[TASK ITEM] The following data is to be repeated exactly, its pictures excluded.

BEGIN

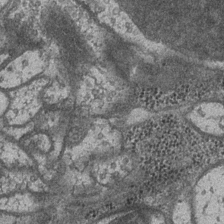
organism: Drosophila
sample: Optic medulla
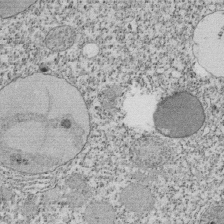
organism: Tetrahymena
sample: Cilia in tetrahymena
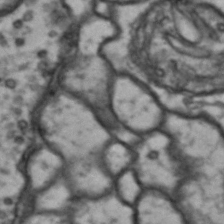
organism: Drosophila
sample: Brain
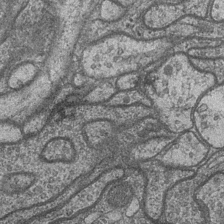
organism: Drosophila
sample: Optic medulla
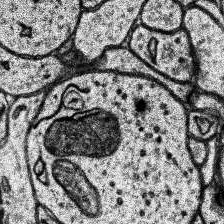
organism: Human
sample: Temporal Lobe
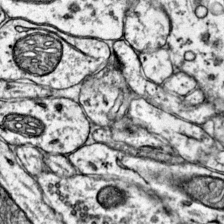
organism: Mouse
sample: Primary visual cortex
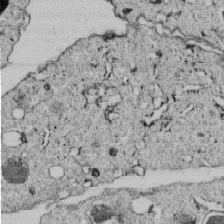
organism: C. elegans
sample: C. elegans embryo early stage
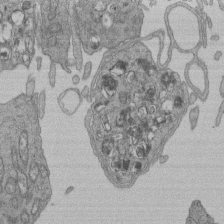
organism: Human
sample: Retinal organoid Rod and Cone cells
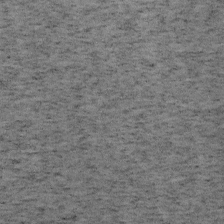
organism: Mouse
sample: OT-I killer T cells with ID8 ovarian cancer cells
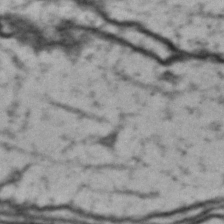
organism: Drosophila
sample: Brain
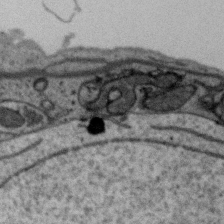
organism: Zebra finch
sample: Brain
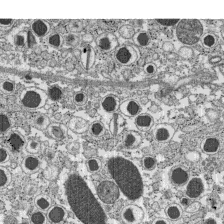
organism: C57BL Mouse
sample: Pancreatic islet
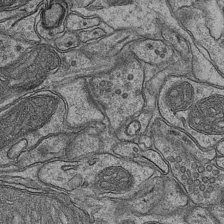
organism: Mouse
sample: CA1 Hippocampus
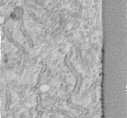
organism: Human
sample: Centriole in fibroblast cells
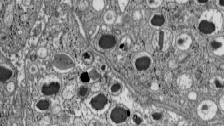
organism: C57BL Mouse
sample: Pancreatic islet
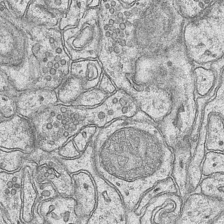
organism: Mouse
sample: CA1 Hippocampus
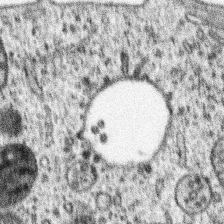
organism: Human
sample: HeLa cells
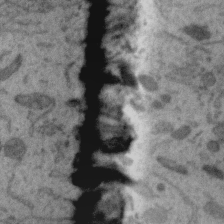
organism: Zebra finch
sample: Brain
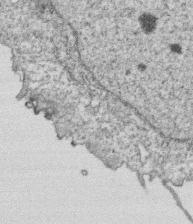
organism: Human
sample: HeLa cell HIV synapse
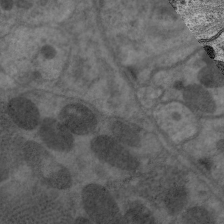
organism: C. elegans
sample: Pharynx
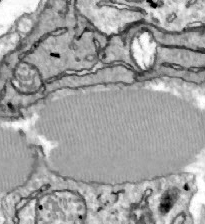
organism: Zebrafish
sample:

END

[WRITTEN RESPONSE]
organism: Drosophila
sample: Optic medulla
organism: Tetrahymena
sample: Cilia in tetrahymena
organism: Drosophila
sample: Brain
organism: Drosophila
sample: Optic medulla
organism: Human
sample: Temporal Lobe
organism: Mouse
sample: Primary visual cortex
organism: C. elegans
sample: C. elegans embryo early stage
organism: Human
sample: Retinal organoid Rod and Cone cells
organism: Mouse
sample: OT-I killer T cells with ID8 ovarian cancer cells
organism: Drosophila
sample: Brain
organism: Zebra finch
sample: Brain
organism: C57BL Mouse
sample: Pancreatic islet
organism: Mouse
sample: CA1 Hippocampus
organism: Human
sample: Centriole in fibroblast cells
organism: C57BL Mouse
sample: Pancreatic islet
organism: Mouse
sample: CA1 Hippocampus
organism: Human
sample: HeLa cells
organism: Zebra finch
sample: Brain
organism: Human
sample: HeLa cell HIV synapse
organism: C. elegans
sample: Pharynx
organism: Zebrafish
sample:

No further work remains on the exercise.